The structure and accountability have been new, but welcome, said Hanson, who has grown immensely as a player in the early part of the season. Wahlig and assistant coaches Melissa Paluch and Jordin Pardoski have been helping Hanson find her voice as a team leader. Hanson already has half-as-many points as she’s scored in each of her first two season through just seven games played.

Hanson admitted to being an inconsistent player in the past, but noted that it often had to do with the mental part of her game. Prone to overthinking things, she struggled to stay loose and let her talent shine.

So though she’s embarrassed to admit it, one big change on the ice for Hanson is that she’s singing nearly every time there’s a stoppage in play. If she’s by the bench or in a huddle, others may join in. It’s a trick Wahlig taught her to help stay in the moment and not get bogged down in self-doubt or apprehension.

“She told me when she was in college she used to sing ‘Wonderwall’ between her shifts. I’m not that old, so I’m not going to sing that song,” said Hanson. “Just working on the mental side has been helping a whole lot. It’s really calming me down.”

None of this would have been possible if the Brown players weren’t open to what Wahlig, Paluch, and Padolski wanted to teach them, but it’s clear in the excitement with which Hanson talks about this season that there was a ton of potential here just waiting to be exposed. The buy-in from the players is what has made the team’s early success possible, said Wahlig.

“We know that the program’s been struggling. We were going to start at the base level and go from there,” she said. “The girls have responded quicker than I would have hoped and expected. That wasn’t really what I was thinking of when I thought about how the start of this year would go.”

Though the wins are attention-getting and groundbreaking for the program, Wahlig knows Brown’s work is far from over. It’s a long season with many highs and lows, and it’s likely there will be more lows. She doesn’t really believe in dwelling on a game once it’s finished. Win or lose, that game is in the past. She does, however, understand the last impact these wins will have on her team’s psyche.

“After the first game we were all just sitting there for a little bit in shock,” said Hanson. “After the second game, we were saying, ‘Maybe this isn’t a fluke, after all. Maybe things are working out for us.’ It really gave us so much hope. It was really one of the best weekends I’ve ever had in hockey.”

It was a revelation for Hanson, who admitted that there were times where she thought the team would never get better. So much so that part of her philosophy heading into this season was, “It can’t be any worse, so let’s make it the best we can.”

So no, it’s not about the wins, per se, but it is about the confidence boost that comes with winning. The collective team mindset can’t be changed overnight, and it wasn’t going to change simply because Wahlig said it should. Sure, the players had committed to the systems and the culture Wahlig has instilled, but there’s no better reward than seeing the work they’ve put in pay off.

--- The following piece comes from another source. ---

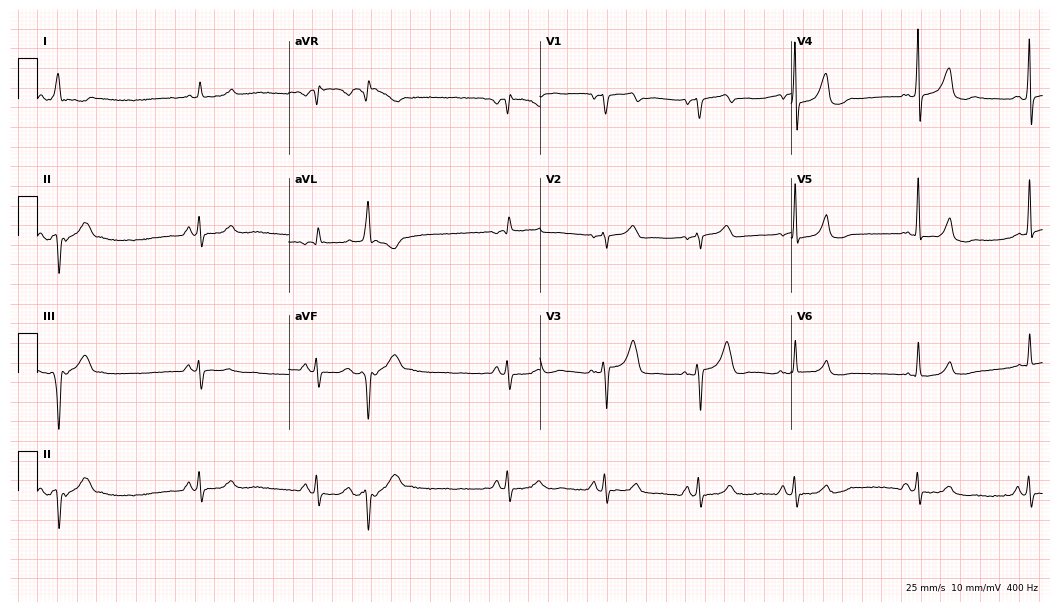
ECG (10.2-second recording at 400 Hz) — a 66-year-old man. Screened for six findings — first-degree AV block, right bundle branch block, left bundle branch block, sinus bradycardia, atrial fibrillation, sinus tachycardia — none is recorded. Other findings, if any, are not listed.

“These girls have been hungry to have this success; it doesn’t come as second-nature to them,” said Wahlig. “We can build on that, going into a weekend expecting success rather than of hoping for it. For me, that’s the next step.”

The Bears are realistic. They don’t think this weekend means there won’t be struggles this season, but it’s also likely that we’ll look back on this past weekend as a major turning point for Brown women’s hockey. Hanson was already talking about tightening up on defense and working to not get outshot, but she also noted that this team is the real deal.

“We’re coming up and we’re working really hard right now. We’re not going to win every single game, but look out for the Brown Bears.”